*Material supplied*.
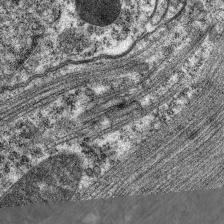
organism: C. elegans
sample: Pharynx
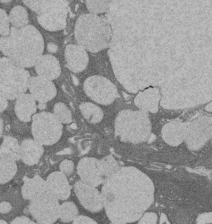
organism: Rat
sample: Salivary granule
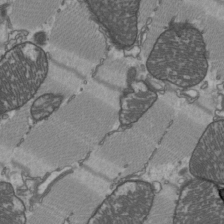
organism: C57BL Mouse
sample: Heart
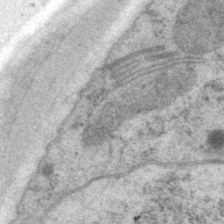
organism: P. pacificus
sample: Pharynx
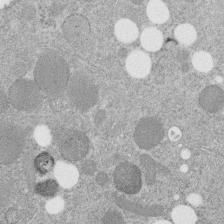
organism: C. elegans
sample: C. elegans embryo early stage
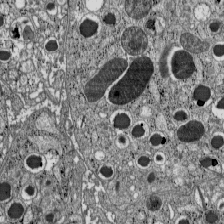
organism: C57BL Mouse
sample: Pancreatic islet
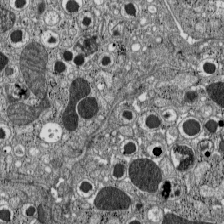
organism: C57BL Mouse
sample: Pancreatic islet
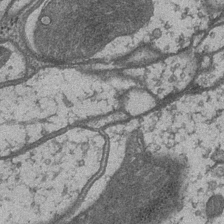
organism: Drosophila
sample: Optic medulla
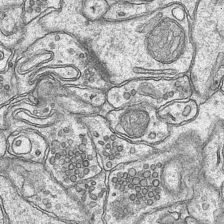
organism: Mouse
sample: CA1 Hippocampus
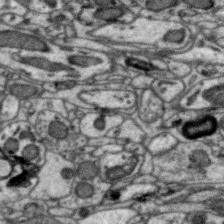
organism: Zebra finch
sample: Brain
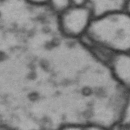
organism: Drosophila
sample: Brain
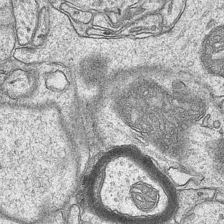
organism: Mouse
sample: CA1 Hippocampus
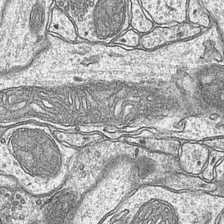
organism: Mouse
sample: CA1 Hippocampus
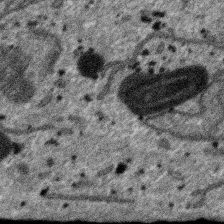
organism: Human
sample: Lung epithelial cells infected with SARS-CoV-2
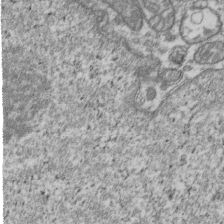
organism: Human
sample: Activated Jurkat CD4+ T cells
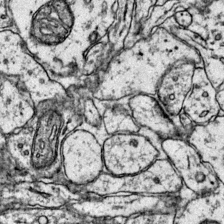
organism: Mouse
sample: Primary visual cortex
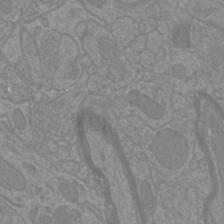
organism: Mouse
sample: Cortical neurons
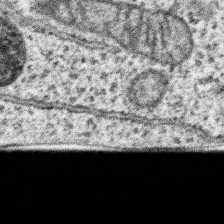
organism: Human
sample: HeLa cells
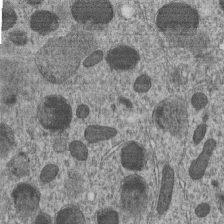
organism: C. elegans
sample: C. elegans embryo early stage
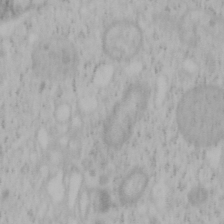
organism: Mouse
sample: OT-I killer T cells with ID8 ovarian cancer cells
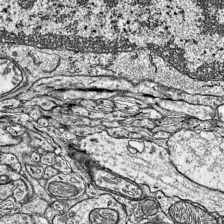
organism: Mouse
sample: Visual Cortex
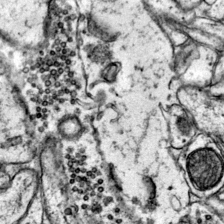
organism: Mouse
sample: Primary visual cortex
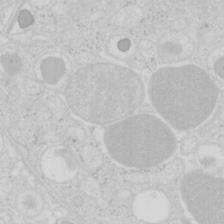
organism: Mouse
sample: Pancreas
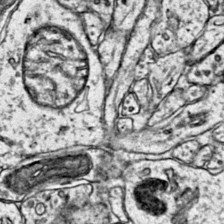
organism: Mouse
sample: Primary visual cortex
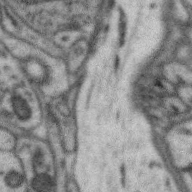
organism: Zebra finch
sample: Brain
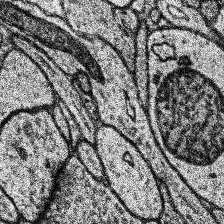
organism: Human
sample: Temporal Lobe
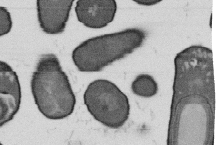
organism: B. subtilis
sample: Bacterial spore
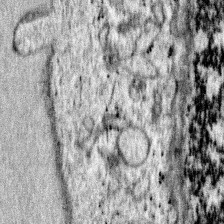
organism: Human
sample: HeLa cells
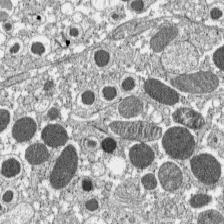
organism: C57BL Mouse
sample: Pancreatic islet
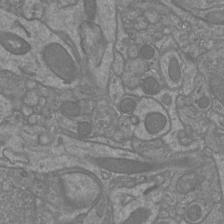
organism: Mouse
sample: Cortical neurons
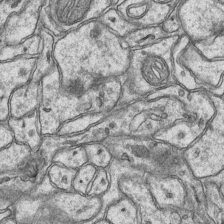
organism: Mouse
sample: CA1 Hippocampus
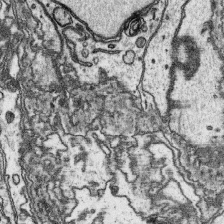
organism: Platynereis dumerilii
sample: Parapodia
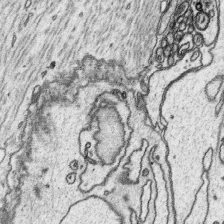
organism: Platynereis dumerilii
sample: Parapodia
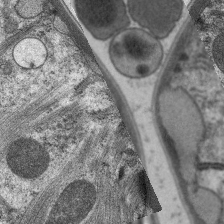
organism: C. elegans
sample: Pharynx
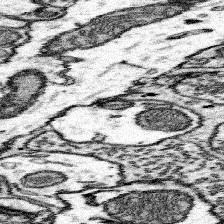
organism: Mouse
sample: Somatosensory cortex neuropil
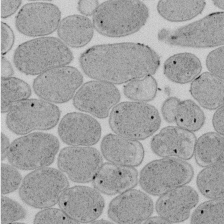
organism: E. coli
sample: Bacterial nucleoid
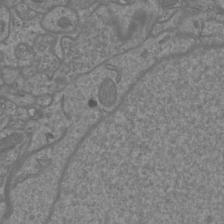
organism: Mouse
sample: Cortical neurons
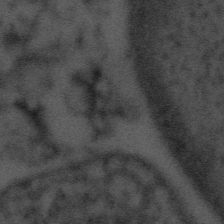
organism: Tuwongella immobilis
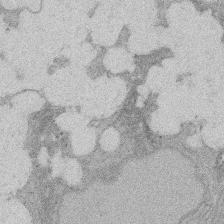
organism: Rat
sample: Salivary granule
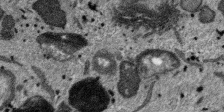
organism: Human
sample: Lung epithelial cells, uninfected (mock) control
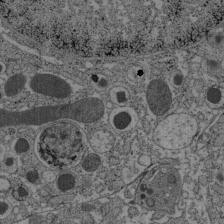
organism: C57BL Mouse
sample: Pancreatic islet
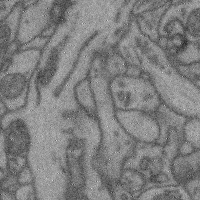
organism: Mouse
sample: Cerebral cortex
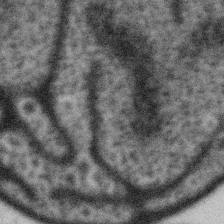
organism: Gemmata obscuriglobus
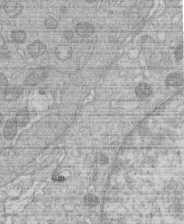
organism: Human
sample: Macrophage cells
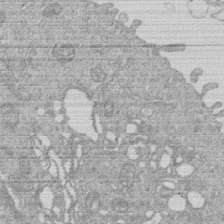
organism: Human
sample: Macrophage cells
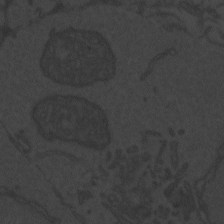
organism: Zebrafish
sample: Macrophage infected with Toxoplasma gondii
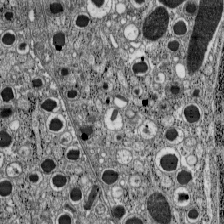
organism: C57BL Mouse
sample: Pancreatic islet
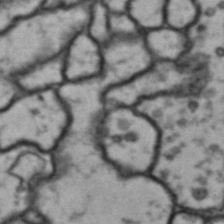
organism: Drosophila
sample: Brain
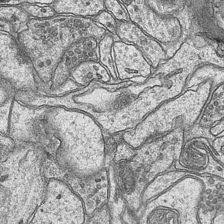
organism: Mouse
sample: CA1 Hippocampus
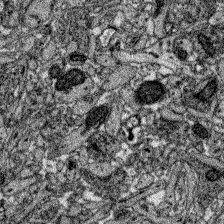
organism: Zebrafish
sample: Larval olfactory bulb
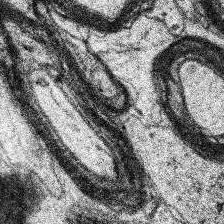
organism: Human
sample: Temporal Lobe
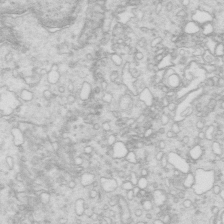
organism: Mouse
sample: Multiciliated cells
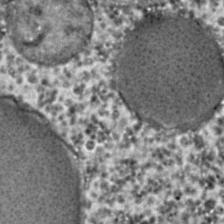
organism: C. elegans
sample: C. elegans embryo
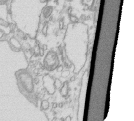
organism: Mouse
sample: Macrophages
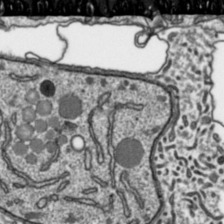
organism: Toxoplasma gondii
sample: Parasites in a vacuole inside a host cell
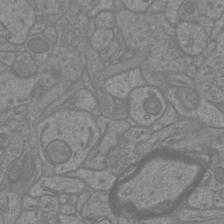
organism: Mouse
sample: Cortical neurons
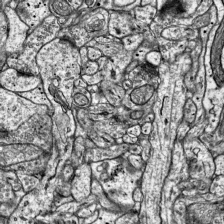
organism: Mouse
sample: Visual Cortex
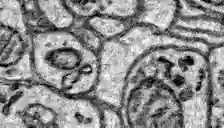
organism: Zebrafish
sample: Brain
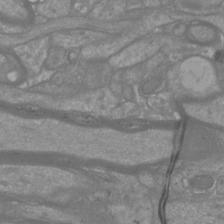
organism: Mouse
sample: Cortical neurons
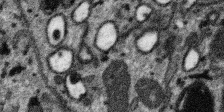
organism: Human
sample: Lung epithelial cells infected with SARS-CoV-2
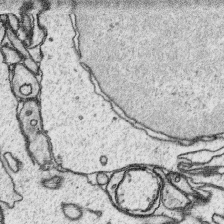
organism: Platynereis dumerilii
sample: Parapodia
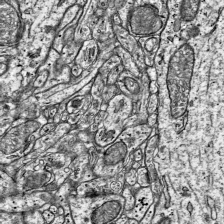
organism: Mouse
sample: Visual Cortex
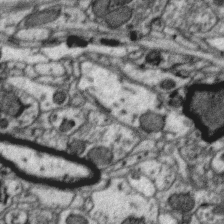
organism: Zebra finch
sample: Brain
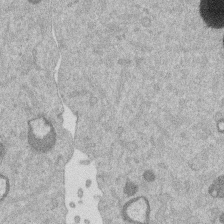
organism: Mouse
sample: Dividing mouse embryo 1 cell stage
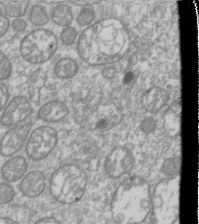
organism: Drosophila
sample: Cell division; meiosis; drosophila spermatocytes
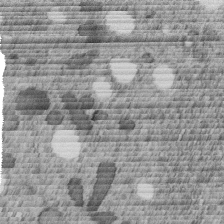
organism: C. elegans
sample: C. elegans embryo early stage
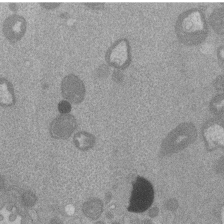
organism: Mouse
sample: Dividing mouse embryo 1 cell stage
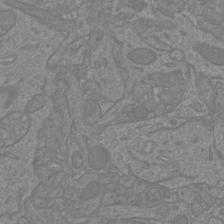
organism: Mouse
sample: Cortical neurons
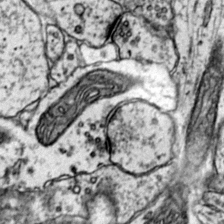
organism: Mouse
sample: Primary visual cortex
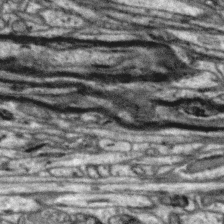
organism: Zebra finch
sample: Brain
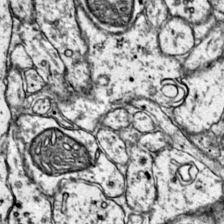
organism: Mouse
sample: Primary visual cortex
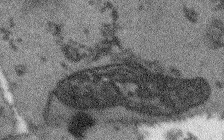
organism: Arabidopsis thaliana
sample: Root tip
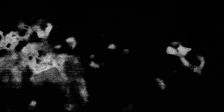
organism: Human
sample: Lung epithelial cells, uninfected (mock) control
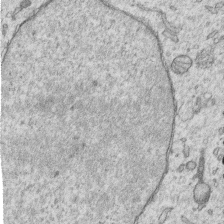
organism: Human
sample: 1205lu cells
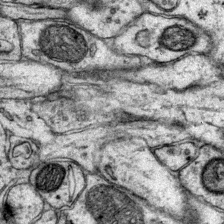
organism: Mouse
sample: Primary visual cortex
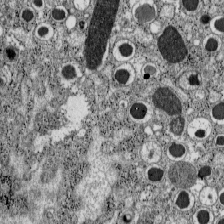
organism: C57BL Mouse
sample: Pancreatic islet
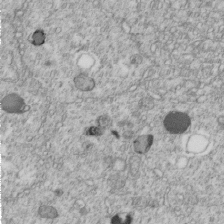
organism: C. elegans
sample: C. elegans embryo early stage
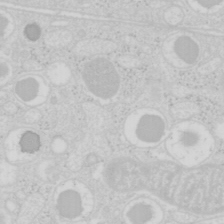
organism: Mouse
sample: Pancreas
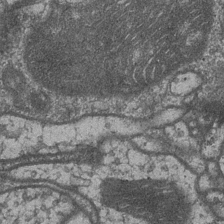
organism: Drosophila
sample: Optic medulla
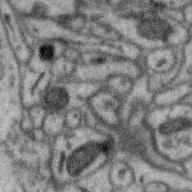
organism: Zebra finch
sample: Brain
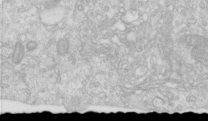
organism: Human
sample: Centriole in RPE cells
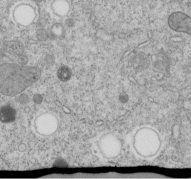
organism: C. elegans
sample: C. elegans embryo early stage
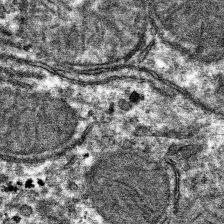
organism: Mouse
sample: Mouse hepatocytes
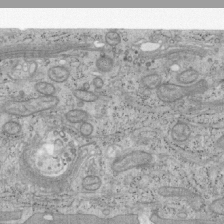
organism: Human
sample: HeLa cells
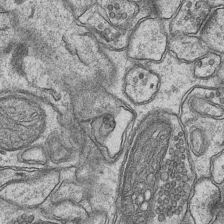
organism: Mouse
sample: CA1 Hippocampus
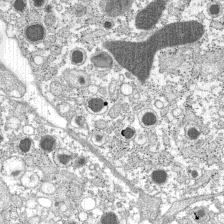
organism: C57BL Mouse
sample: Pancreatic islet
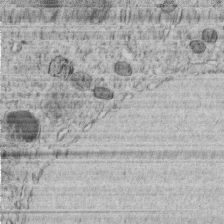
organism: C. elegans
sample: C. elegans embryo early stage
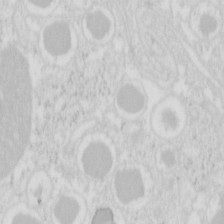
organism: Mouse
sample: Pancreas
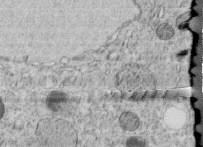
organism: C. elegans
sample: C. elegans embryo early stage
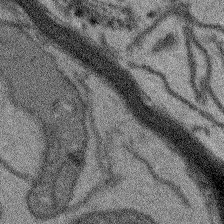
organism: Arabidopsis thaliana
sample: Root tip
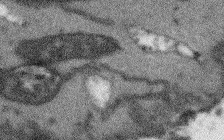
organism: Arabidopsis thaliana
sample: Root tip
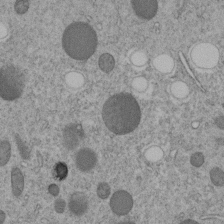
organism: C. elegans
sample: C. elegans embryo early stage
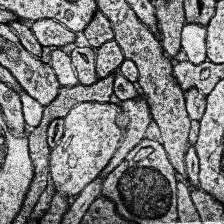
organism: Human
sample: Temporal Lobe
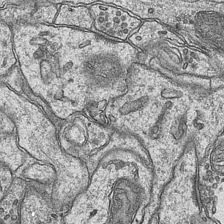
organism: Mouse
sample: CA1 Hippocampus
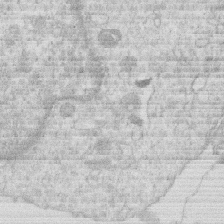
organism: Human
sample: Macrophage cells

*Assignment*. Although the records contain pictures, your copy should hold only the text, reproduced exactly.

*Result of this exercise*.
organism: C. elegans
sample: Pharynx
organism: Rat
sample: Salivary granule
organism: C57BL Mouse
sample: Heart
organism: P. pacificus
sample: Pharynx
organism: C. elegans
sample: C. elegans embryo early stage
organism: C57BL Mouse
sample: Pancreatic islet
organism: C57BL Mouse
sample: Pancreatic islet
organism: Drosophila
sample: Optic medulla
organism: Mouse
sample: CA1 Hippocampus
organism: Zebra finch
sample: Brain
organism: Drosophila
sample: Brain
organism: Mouse
sample: CA1 Hippocampus
organism: Mouse
sample: CA1 Hippocampus
organism: Human
sample: Lung epithelial cells infected with SARS-CoV-2
organism: Human
sample: Activated Jurkat CD4+ T cells
organism: Mouse
sample: Primary visual cortex
organism: Mouse
sample: Cortical neurons
organism: Human
sample: HeLa cells
organism: C. elegans
sample: C. elegans embryo early stage
organism: Mouse
sample: OT-I killer T cells with ID8 ovarian cancer cells
organism: Mouse
sample: Visual Cortex
organism: Mouse
sample: Primary visual cortex
organism: Mouse
sample: Pancreas
organism: Mouse
sample: Primary visual cortex
organism: Zebra finch
sample: Brain
organism: Human
sample: Temporal Lobe
organism: B. subtilis
sample: Bacterial spore
organism: Human
sample: HeLa cells
organism: C57BL Mouse
sample: Pancreatic islet
organism: Mouse
sample: Cortical neurons
organism: Mouse
sample: CA1 Hippocampus
organism: Platynereis dumerilii
sample: Parapodia
organism: Platynereis dumerilii
sample: Parapodia
organism: C. elegans
sample: Pharynx
organism: Mouse
sample: Somatosensory cortex neuropil
organism: E. coli
sample: Bacterial nucleoid
organism: Mouse
sample: Cortical neurons
organism: Tuwongella immobilis
organism: Rat
sample: Salivary granule
organism: Human
sample: Lung epithelial cells, uninfected (mock) control
organism: C57BL Mouse
sample: Pancreatic islet
organism: Mouse
sample: Cerebral cortex
organism: Gemmata obscuriglobus
organism: Human
sample: Macrophage cells
organism: Human
sample: Macrophage cells
organism: Zebrafish
sample: Macrophage infected with Toxoplasma gondii
organism: C57BL Mouse
sample: Pancreatic islet
organism: Drosophila
sample: Brain
organism: Mouse
sample: CA1 Hippocampus
organism: Zebrafish
sample: Larval olfactory bulb
organism: Human
sample: Temporal Lobe
organism: Mouse
sample: Multiciliated cells
organism: C. elegans
sample: C. elegans embryo
organism: Mouse
sample: Macrophages
organism: Toxoplasma gondii
sample: Parasites in a vacuole inside a host cell
organism: Mouse
sample: Cortical neurons
organism: Mouse
sample: Visual Cortex
organism: Zebrafish
sample: Brain
organism: Mouse
sample: Cortical neurons
organism: Human
sample: Lung epithelial cells infected with SARS-CoV-2
organism: Platynereis dumerilii
sample: Parapodia
organism: Mouse
sample: Visual Cortex
organism: Zebra finch
sample: Brain
organism: Mouse
sample: Dividing mouse embryo 1 cell stage
organism: Drosophila
sample: Cell division; meiosis; drosophila spermatocytes
organism: C. elegans
sample: C. elegans embryo early stage
organism: Mouse
sample: Dividing mouse embryo 1 cell stage
organism: Mouse
sample: Cortical neurons
organism: Mouse
sample: Primary visual cortex
organism: Zebra finch
sample: Brain
organism: Mouse
sample: Primary visual cortex
organism: Arabidopsis thaliana
sample: Root tip
organism: Human
sample: Lung epithelial cells, uninfected (mock) control
organism: Human
sample: 1205lu cells
organism: Mouse
sample: Primary visual cortex
organism: C57BL Mouse
sample: Pancreatic islet
organism: C. elegans
sample: C. elegans embryo early stage
organism: Mouse
sample: Pancreas
organism: Drosophila
sample: Optic medulla
organism: Zebra finch
sample: Brain
organism: Human
sample: Centriole in RPE cells
organism: C. elegans
sample: C. elegans embryo early stage
organism: Mouse
sample: Mouse hepatocytes
organism: Human
sample: HeLa cells
organism: Mouse
sample: CA1 Hippocampus
organism: C57BL Mouse
sample: Pancreatic islet
organism: C. elegans
sample: C. elegans embryo early stage
organism: Mouse
sample: Pancreas
organism: C. elegans
sample: C. elegans embryo early stage
organism: Arabidopsis thaliana
sample: Root tip
organism: Arabidopsis thaliana
sample: Root tip
organism: C. elegans
sample: C. elegans embryo early stage
organism: Human
sample: Temporal Lobe
organism: Mouse
sample: CA1 Hippocampus
organism: Human
sample: Macrophage cells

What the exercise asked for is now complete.